SÁNCHEZ, PROMOTOR CULTURAL
- javierfiguero
- 7 nov 2020
- 3 Min. de lectura
Desacralizados sus fundamentos elitistas, quizá la pista para identificar la vanguardia artística sea el abandono de la obra de los espacios tradicionales en que las redujo la burguesía. No hablo de las vanguardias del periodo de entreguerras que negaron aquellos para sustituirlos, y sí del arte callejero de la postmodernidad, animado de un espíritu militante contra su servilismo. Fuera de los teatros, de los museos o de las salas de concierto a los que se paga para entrar, los entusiastas conceden todavía al arte una capacidad de hacer lo que los sociólogos llamaban “tejido social” y que el poder teme por revolucionario. Banksy es ejemplo y su nombre es sinónimo de libertad y de emancipación para las sociedades reprimidas, a lo que contribuye con la obra y más con el debate que genera, alimento de subversión. Que esta llegue a ser valor de mercado es solo una aparente ironía, pues fagocitar lo que le niega es la supervivencia del ogro. Al margen de la producción dominante, la obra adquiere un nuevo prestigio, pues hace tiempo que se metieron en las salas de arte epígonos de Las Meninas de tanta importancia como el urinario de Duchamp y otros objetos visualmente malolientes.
Todo esto que me da por decir pudiera creerse inspirado en el grafiti que veo cada día al salir de casa en el cierre metálico de la frutería de enfrente, pero eso me daría para una reflexión mucho más profunda.
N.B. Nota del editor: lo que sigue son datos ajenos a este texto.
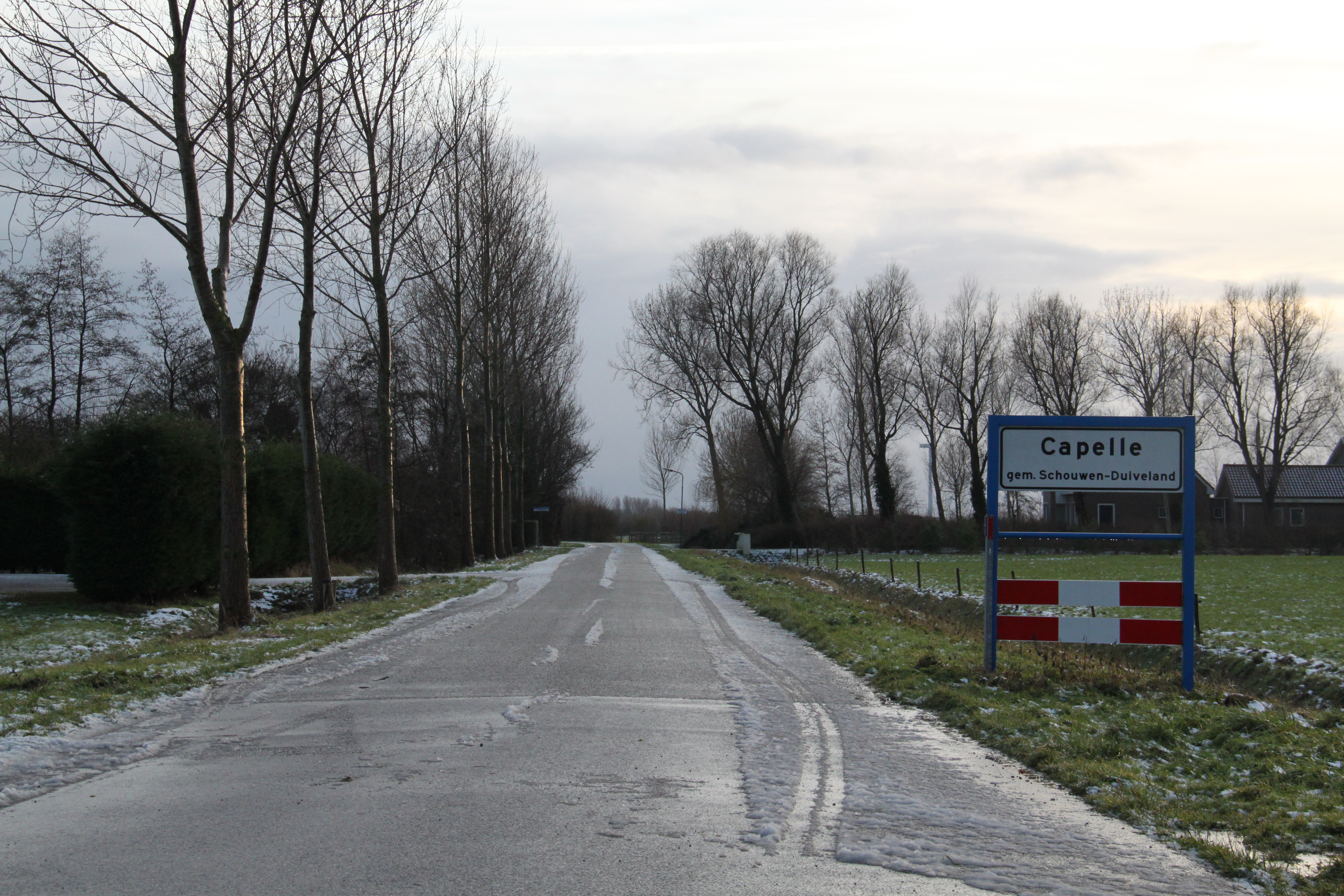 Zicht op Capelle met plaatsnaambord.
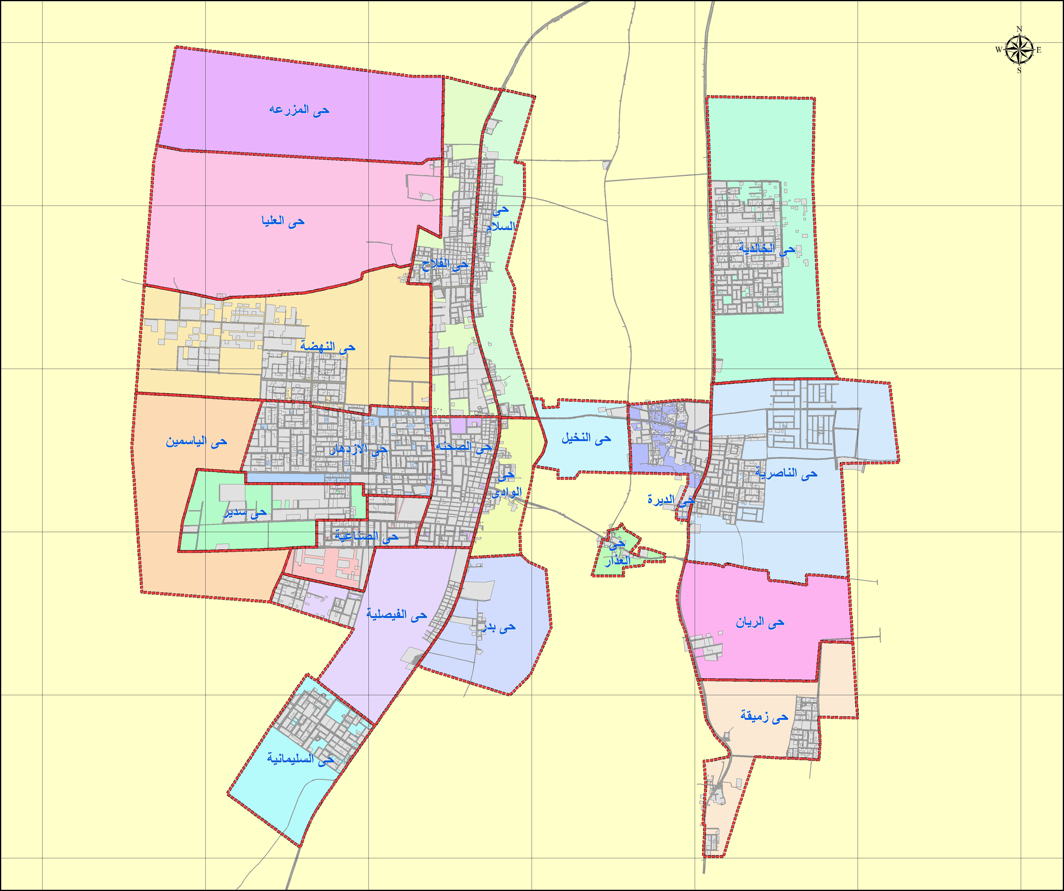 خريطة توضح نطاق بلدية الدلم يعود تاريخها إلى شهر أبريل، 2015
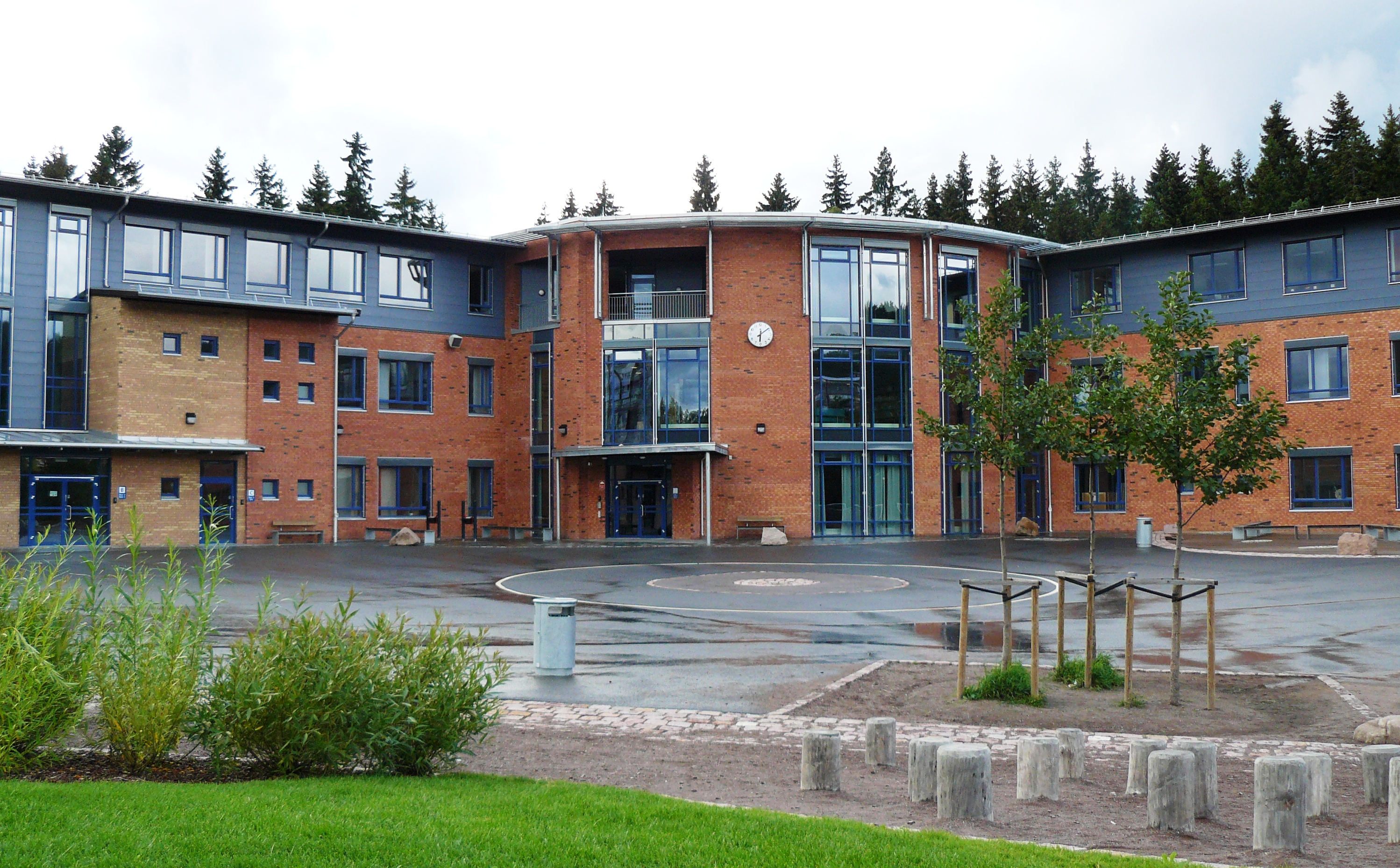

Reacciono, modestamente, ante el cabreo que se ha cogido Miquel Barceló advertido de que su cuadro L’atelier aux sculptures, propiedad del Museo Reina Sofía, se vea ahora en la sala del consejo de ministros “de fondo de un señor que le da la espalda”. Con el presidente Sánchez por delante, el lienzo, a su decir, se transforma “en decorado”.
Tengo consideración al arte de Barceló y lógicos recelos por el mecenas Sánchez, proclive a convertir sus actuaciones en un artefacto ornamental que de crédito a su discurso pretendidamente contrahegemónico. A aquel le conocí en su estudio de París, cuando, entre otras, trabajaba quizá en esa misma tela o de técnica similar en 1990 y guardo el libro que me obsequió (Miquel Barceló in Mali. Edition Bischofberger) en cuya dedicatoria incluyó un pequeño dibujo. Cuando así lo decido, lo abro de frente a mí, porque entiendo que toda expresión sensible persigue un convenio renovable de intimidad. Es verdad que el efecto de la obra de arte no la decide el artista, pero no es ajeno a las condiciones en que se muestra y esa decisión debería de corresponderle. Que un político pueda disponer a su antojo de los bienes artísticos patrimoniales solo porque los representa es un insulto al creador y tiene motivaciones espurias. No parece sensato imaginar que el primer ministro belga pudiera meter el Manneken pis en la sala de gobierno solo porque tuviera problemas de próstata ni lo es que Sánchez coloque tras él la tela de Barceló porque combina con su traje. A más, es obvio que la utilización compromete, pues, como decía Adorno, hasta el arte descomprometido es crítica social y, por tanto, política, y cada cual con la suya.
Muchos regímenes y mandatarios han pretendido asociar su imagen con tal o cual escuela o creador, una aspiración que en tiempos se resolvía con los de cámara. Sánchez no le hace ascos a la cosa. Sus enemigos le denigran diciendo eso de que es “un maniquí del Corte Inglés”, pero, lo quieran o no, late en él una ambición renacentista como protector de las bellas artes. Su negra literaria es secretaria de Estado y a Barceló, mal que le pese, le ha sacado de los museos, esa cosa tan antigua, para meterlo en los telediarios, el presente. Baltasar de Castiglione recomendaba ya en El Cortesano que todo gentilhombre que aspire a identificar una época ha de ser instruido en literatura, arte y música. No sé vosotros, pero yo estoy intrigadísimo por conocer el referente musical de Sánchez. Tengo para mí que cuando, en actos electorales, aplaudía aquellos ridículos bailes de Miguel Iceta, su hombre en Cataluña, lo hacía como político. Hace tiempo que el castellano no es, siquiera, la lengua vehicular de los bailables.